The app has way more wild camping spots as well as aires and campsites, with reviews from anyone who cares to upload one, and you can even add pictures with your review, and if you find somewhere not listed (as we did) you can add it to the list.

I know it an overused phrase, but for us it was a game changer. I cant tell you how many miles we have travelled in the past to get to an aire, only to find its badly described or out of order, moved etc, since it was inspected.

Stu


----------



## m30 (Sep 10, 2018)

Oh hello
have we got some censorship going on?

why has the name of the app i mentioned been replaced with asteriscs??

i wondered why i hadn't read anything about it on here

stu


----------



## toasty (Sep 10, 2018)

Mention of any competition is banned by admin, apart from `All the Aires` book.


----------



## The laird (Sep 11, 2018)

Hi welcome and enjoy the sky is the limit in France as long as you are not silly about where you park up


----------



## phillybarbour (Sep 11, 2018)

Hi and welcome along.


----------



## witzend (Sep 14, 2018)

galwaygirls said:


> Can we buy Aires online or when arrive in France?

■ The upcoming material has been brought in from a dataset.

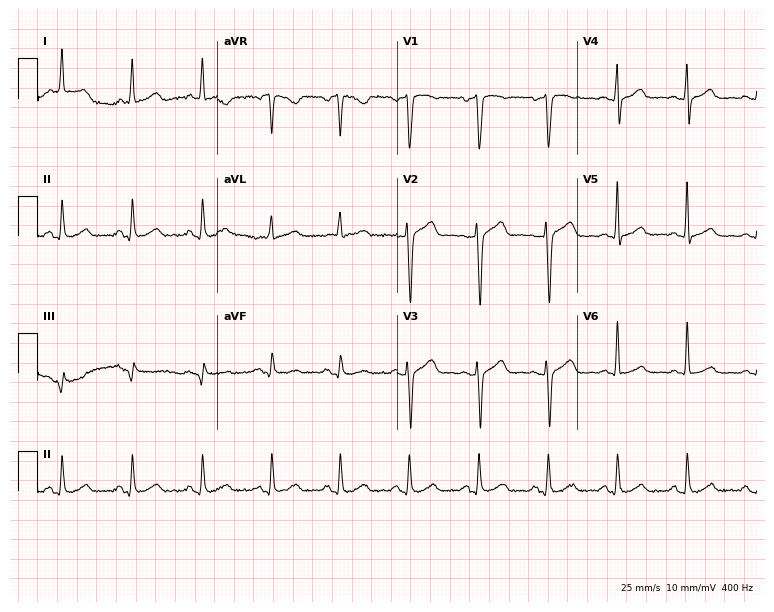
ECG — a female patient, 65 years old. Labelled as a normal ECG.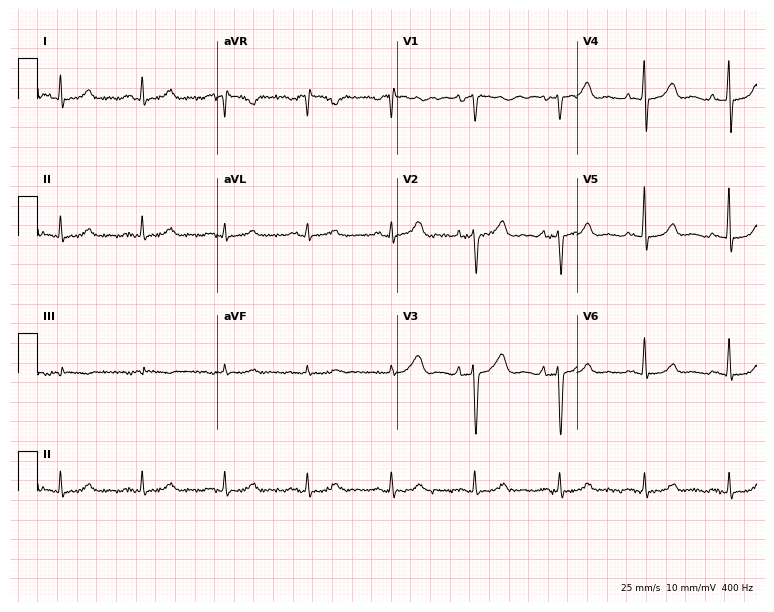
ECG — a 67-year-old male patient. Screened for six findings — first-degree AV block, right bundle branch block, left bundle branch block, sinus bradycardia, atrial fibrillation, sinus tachycardia — none is recorded. Findings outside these six are not listed.

Don,t work like that most aires work like a carpark if theres a space when you arrive you can use it if not you have to find another one


----------



## Silver sprinter (Sep 14, 2018)

Hi welcome and enjoy :welcome::camper::dog::wave:


----------



## Robmac (Sep 16, 2018)

Welcome to the forum.


----------



## Pauljenny (Sep 16, 2018)

Don't wish to brag... But what the Hell...

.

We're 60 miles south of Bordeaux... 3, perhaps 4 miles east of the motorway.
Crickets singing, while we sit outside the van, clearing off the local red brew.
On a designated parking bay. Sooty, velvet night.
We're safe, legal and in an extremely good mood. The cassette and grey tank are empty. The fresh water is 4/5 full.
The batteries are showing 13 volts.
Campsites... ?
Who needs them?
Ps :
We've got 4 cans of mushy peas, the same of baked beans and 3 cans of corned beef .... Luxury...!


----------